(Beginning of Records supplied)

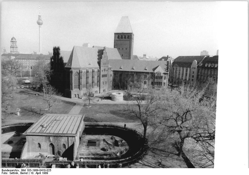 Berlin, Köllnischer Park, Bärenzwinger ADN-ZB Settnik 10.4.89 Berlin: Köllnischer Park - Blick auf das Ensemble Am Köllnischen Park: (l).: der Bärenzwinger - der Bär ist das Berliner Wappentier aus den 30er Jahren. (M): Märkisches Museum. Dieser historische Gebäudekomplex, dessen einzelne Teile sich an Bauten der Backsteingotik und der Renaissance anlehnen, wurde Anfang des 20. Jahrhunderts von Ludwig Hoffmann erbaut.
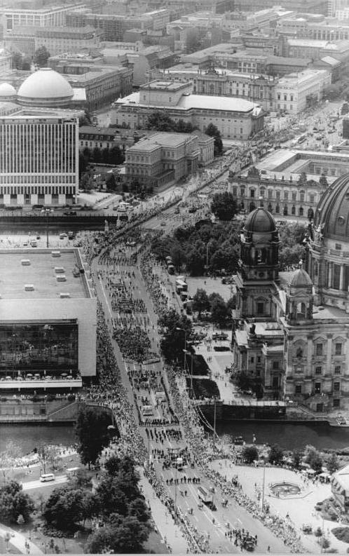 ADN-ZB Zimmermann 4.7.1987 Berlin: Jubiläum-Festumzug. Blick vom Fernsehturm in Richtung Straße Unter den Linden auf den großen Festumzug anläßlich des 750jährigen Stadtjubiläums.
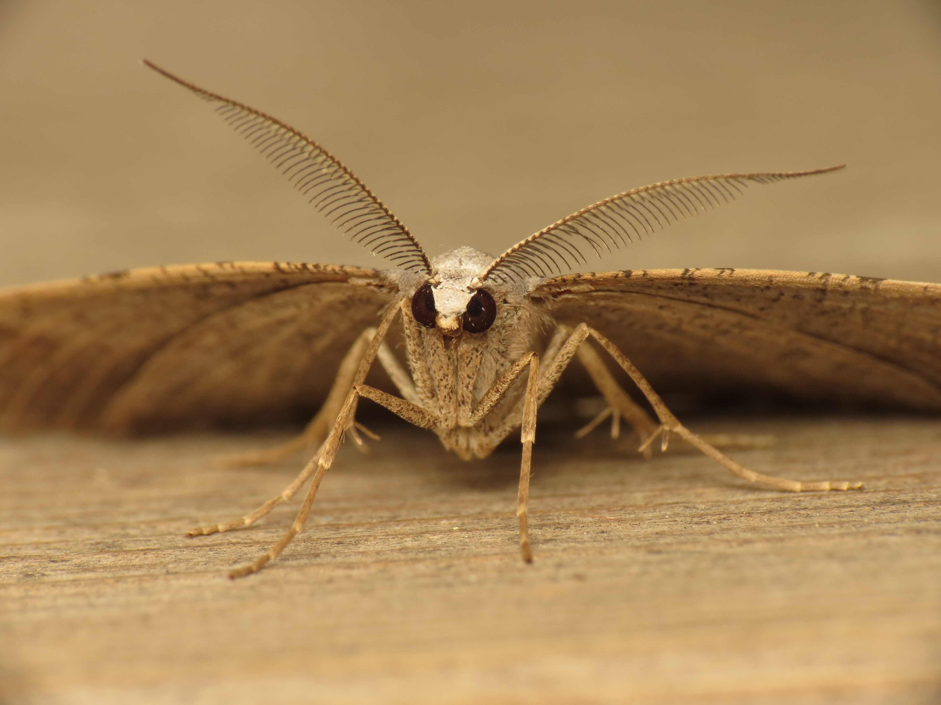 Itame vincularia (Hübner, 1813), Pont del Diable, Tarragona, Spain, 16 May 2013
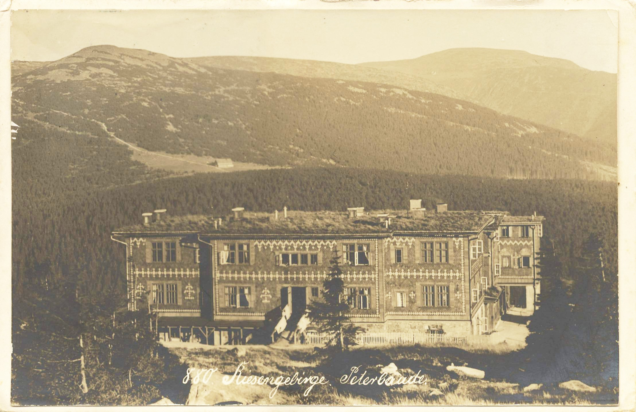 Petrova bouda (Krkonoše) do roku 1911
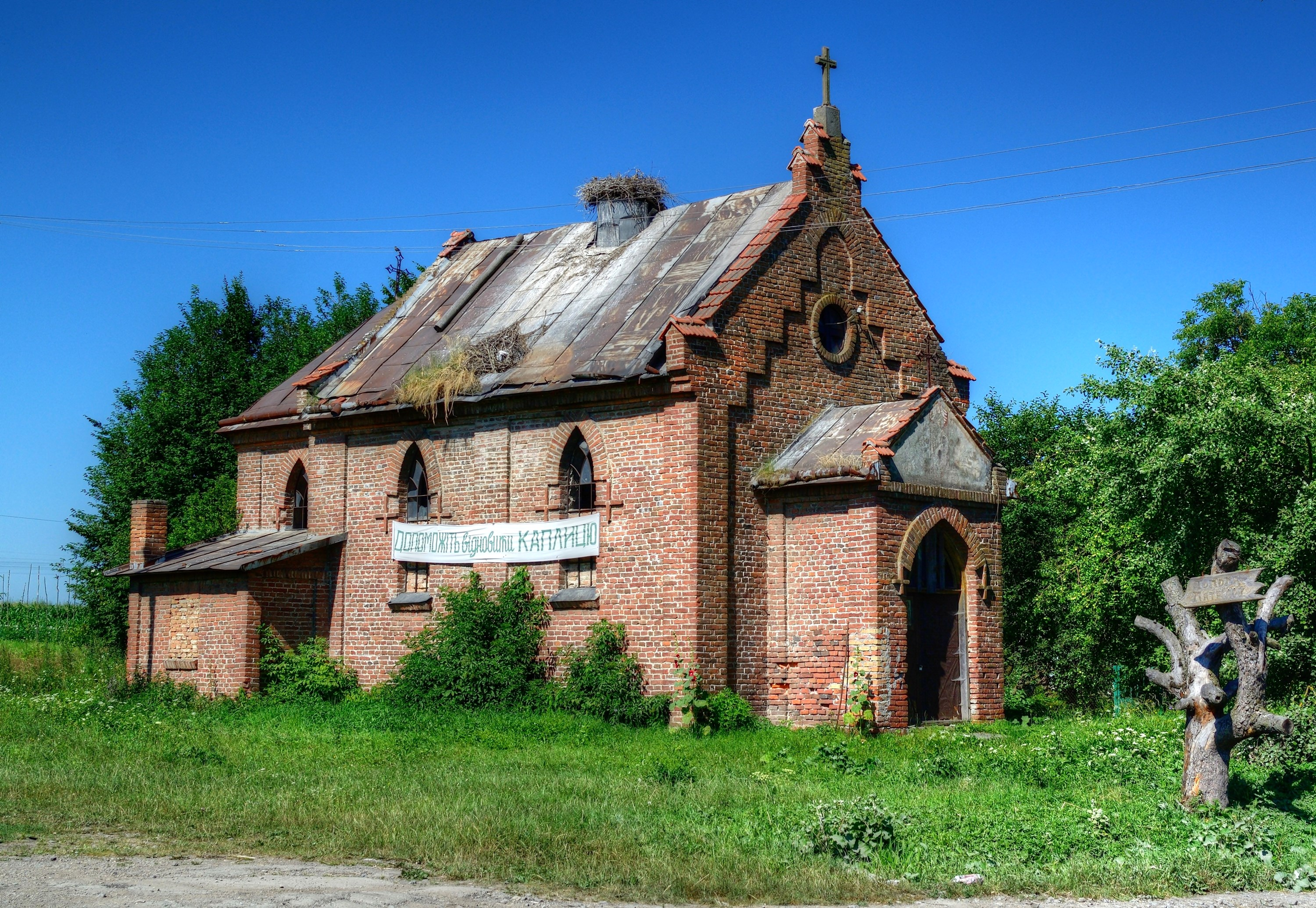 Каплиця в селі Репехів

(End of Records supplied)

#### [What is needed]
An exact copy of the lines from the one with "ADN-ZB Zimmermann 4.7.1987" through the end of the entries above, both included, is the whole answer. It contains no pictures.

#### [Problem solution]
 ADN-ZB Zimmermann 4.7.1987 Berlin: Jubiläum-Festumzug. Blick vom Fernsehturm in Richtung Straße Unter den Linden auf den großen Festumzug anläßlich des 750jährigen Stadtjubiläums.
 Itame vincularia (Hübner, 1813), Pont del Diable, Tarragona, Spain, 16 May 2013
 Petrova bouda (Krkonoše) do roku 1911
 Каплиця в селі Репехів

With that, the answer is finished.